I mean, you can say, “Don’t judge a book by its cover,” all you want, but I much prefer the argument that judging the book is sort of the point of the cover. A cover with detailed art of dragons and sword-wielding heroes is meant to appeal to those who like high fantasy; a cover with a sexy, cleavage-bearing woman swooning in the arms of a muscular hunk is meant to be recognized as Harlequin romance. (They still make them that way, right? I haven’t seen one in a long time, not since I discovered my grandmother’s stash.) Covers are meant to indicate what kind of book it is.
And a cover with bright-pink-or-purple cutesy fonts is meant to say, “Read me if you love all the drama of scoping out and scheming ways to catch hot boys in high school.”
I rolled my eyes at that stuff even while I was in high school. I mean, I liked boys. I had my share of crushes.
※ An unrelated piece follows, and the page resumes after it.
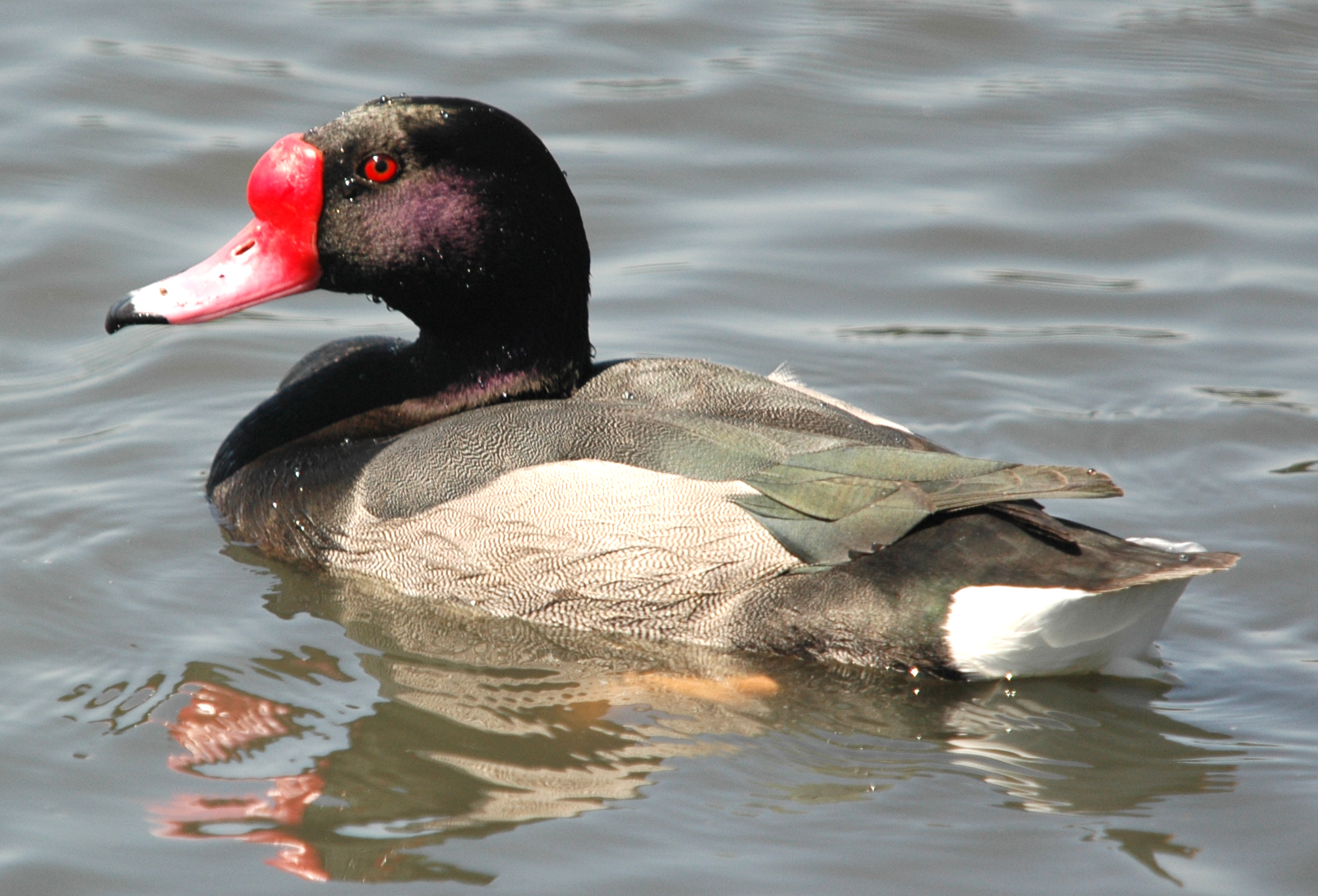 Netta peposaca male, Costanera Sur Ecological Reserve, Buenos Aires.
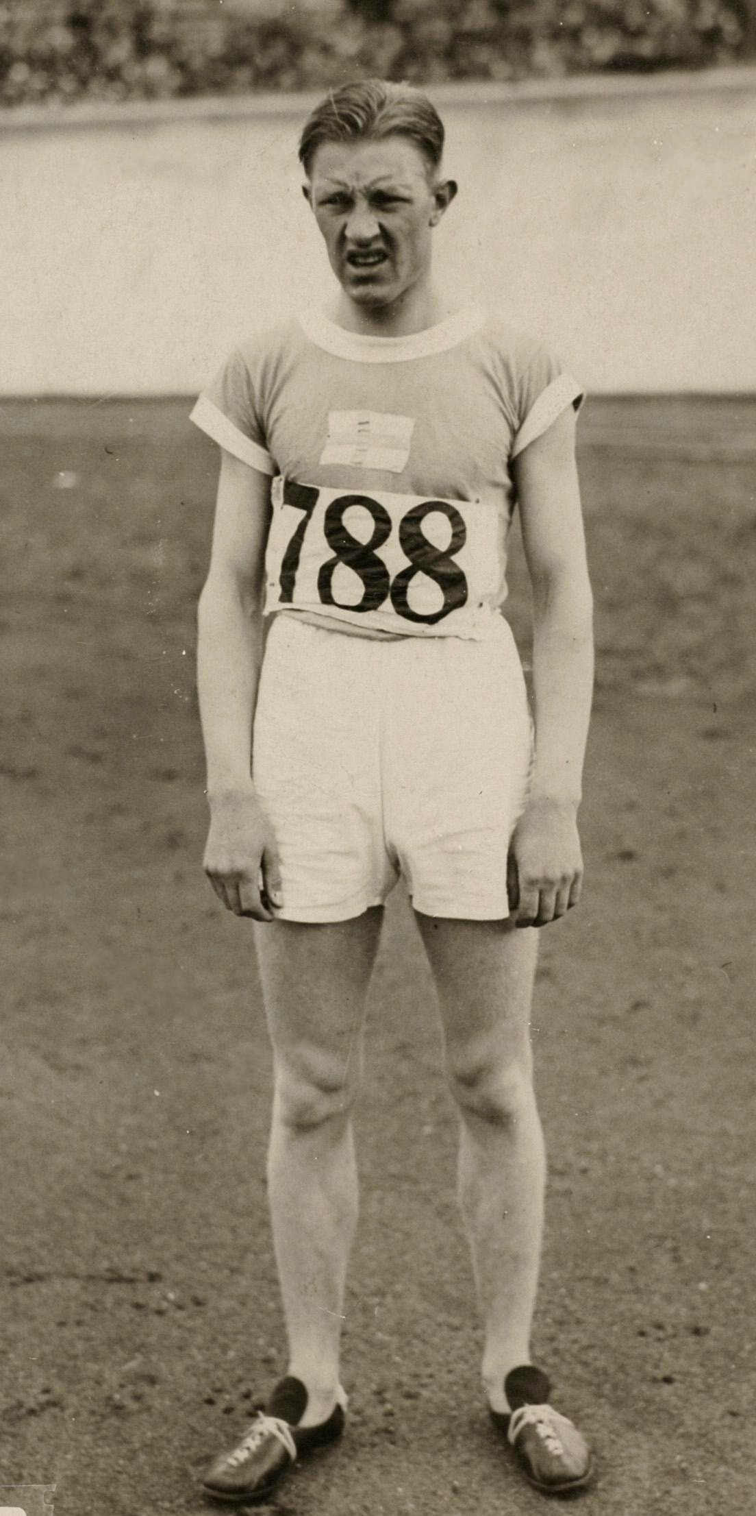 Sport. Olympische Spelen 1928 Amsterdam, Nederland : De Fin Harri Larva, olympisch kampioen op de 1500 m hardlopen.

But I had little patience for the sagas that so many girls seemed to crave. In fact, I hung out with mostly guys because of the simple fact that they didn’t show up at dances with their mascara running because some other girl had stolen their heart-throb and they didn’t rush over and huddle around the mascara runner anxious to be involved in and know every detail of the drama.
But here’s the surprise of the week: I loved this book.
The premise hooked me before I ever saw the cover. It’s about a high school senior who drops her phone in a fountain and suddenly the only person she can call is her freshman self. And since her senior self (code name: Ivy) just got dumped by the guy she’d wasted three and a half years on, ditched friends for, neglected school for, etc, it feels like the perfect opportunity to convince her freshman self (code name: Frosh) not to make the same mistakes.
Even though I could see pretty early on what the resolution would have to be, it was so much fun to read through all the twists along the way. I loved all the characters and loved watching them experiment with new identities throughout the book (high school was definitely that way). I loved the immediacy of the consequences, how Ivy would tell Frosh to change something and instantly Ivy’s present became completely different, sometimes for the better but often for the worse.
And I loved the message that balance is the life lesson of the day. That’s sort of my motto, too.
Plus, this book didn’t have the things I expected from the genre. It wasn’t about clandestine make-out sessions or back-stabbing girlfriends or any of that drama. It was just about navigating the hairy-scary teenage years when so much (college, friends, even graduation) is riding on your decisions.
In conclusion, I’m glad that I stretched outside my genre comfort zone. I should do it more often, perhaps. I’m sure there are gems in every genre, and maybe there are even whole genres I’ve misjudged.
What about you? Read anything outside your usual genres lately? How did it go? Do you believe in judging a book (or at least its genre) by its cover? What are some books you’ve loved whose covers totally didn’t look like something you’d be into?